Correspondance de Voltaire/1763/Lettre 5333

La bibliothèque libre.
Correspondance : année 1763GarnierŒuvres complètes de Voltaire, tome 42 (p. 514-515).

5333. — DU CARDINAL DE BERNIS.
À Vic-sur-Aisne, le 5 juillet.

Je vous demande pardon, mon cher confrère, d’un si long silence. J’ai fait de petits voyages ; mais comme on ne gagne jamais rien de bon à voyager, je suis revenu ici avec un gros rhume, un peu de fièvre, et un peu de goutte. Je n’ai point voulu vous écrire quand j’étais de mauvaise humeur.

Olympie m’est venue d’Allemagne. Je vous remercie, et vous fais hommage des larmes qu’elle m’a fait verser. Cassandre est toujours le personnage qui m’intéresse le moins ; mais Statira, mais Olympie, mais le grand prêtre, sont d’une grande beauté. Il me semble que les gens de goût ont fort accueilli cette tragédie. Il faut laisser dire que c’est un opéra récité : c’est un mérite de plus d’avoir choisi une action vraiment tragique, qui se lie nécessairement avec la pompe du spectacle. On m’écrit que le second volume de l’Histoire de Pierre le Grand paraît, et que vous avez donné une nouvelle édition de votre Histoire universelle, dans laquelle notre dernière guerre est comprise. J’ai mandé qu’on m’envoie tout cela. Outre l’empressement que j’ai pour tout ce qui vient de vous, je suis fort curieux de savoir comment vous avez traité la guerre d’Allemagne. Peu de vos lecteurs seront plus dignes que moi d’apprécier cette partie de votre Histoire générale.

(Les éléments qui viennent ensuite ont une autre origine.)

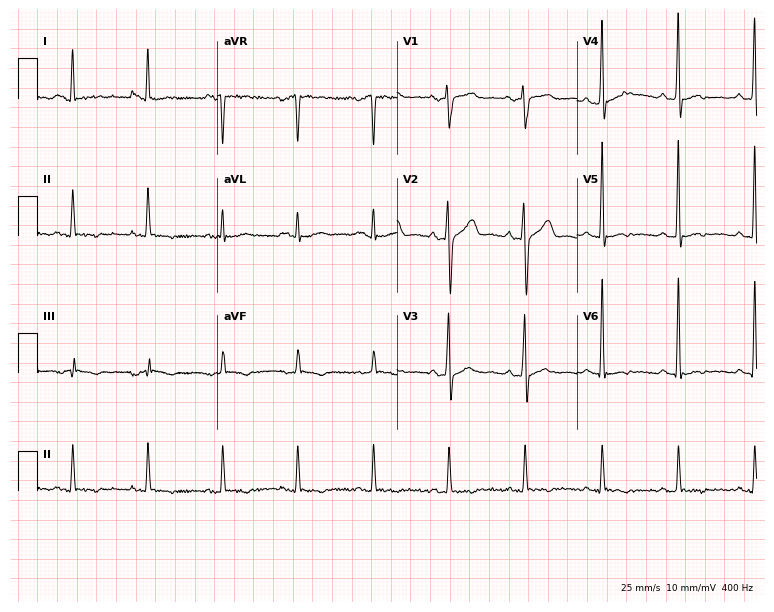
ECG — a 31-year-old male patient. Screened for six findings — first-degree AV block, right bundle branch block, left bundle branch block, sinus bradycardia, atrial fibrillation, sinus tachycardia — none is recorded. Findings outside these six are not listed.

Votre dernière lettre m’annonce une résolution qui m’afflige. Vous voulez vivre et mourir chez les Allobroges. Je m’étais flatté de vous revoir dans mon voisinage. J’espère au moins que l’air pur des Alpes vous fera vivre autant que Sophocle. On vous appellera un jour le Vieux de la Montagne, bien différent de celui qui faisait trembler tous les rois d’Asie. Votre empire sera plus doux ; vous éclairerez votre siècle, et vous ne ferez peur qu’aux vices et aux ridicules. Pour moi, à qui on a donné pour pénitence de jouir tranquillement d’une grande dignité et d’un revenu honnête, je cultiverai mon jardin ; je lirai pour la centième fois vos ouvrages ; je comparerai les temps, les actions des hommes, les contrastes de la vie ; j’allongerai la mienne par la frugalité du corps et par la tranquillité de l’âme, je l’animerai par l’amitié, je la diversifierai par des études variées et toujours volontaires : voilà mon plan, où vous voyez que vous tenez la place honorable.

Adieu, mon cher confrère ; soyez toujours gai, et faites-moi part de votre gaieté.